The pictures must be left out, while the rest of the data is copied exactly.

Records from a collection:
--- START ---

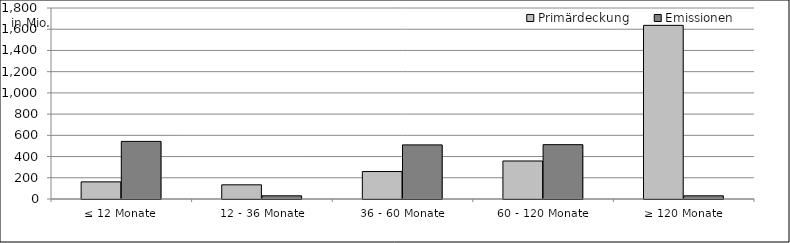
| Category | Primärdeckung | Emissionen |
|---|---|---|
| ≤ 12 Monate | 161530413.444 | 543000000 |
| 12 - 36 Monate | 133678639.268 | 30000000 |
| 36 - 60 Monate | 258764871.649 | 510000000 |
| 60 - 120 Monate | 358205818.49 | 512086000 |
| ≥ 120 Monate | 1636443067.072 | 30000000 |

--- END ---

SOLUTION FOR THIS EXERCISE
| Category | Primärdeckung | Emissionen |
|---|---|---|
| ≤ 12 Monate | 161530413.444 | 543000000 |
| 12 - 36 Monate | 133678639.268 | 30000000 |
| 36 - 60 Monate | 258764871.649 | 510000000 |
| 60 - 120 Monate | 358205818.49 | 512086000 |
| ≥ 120 Monate | 1636443067.072 | 30000000 |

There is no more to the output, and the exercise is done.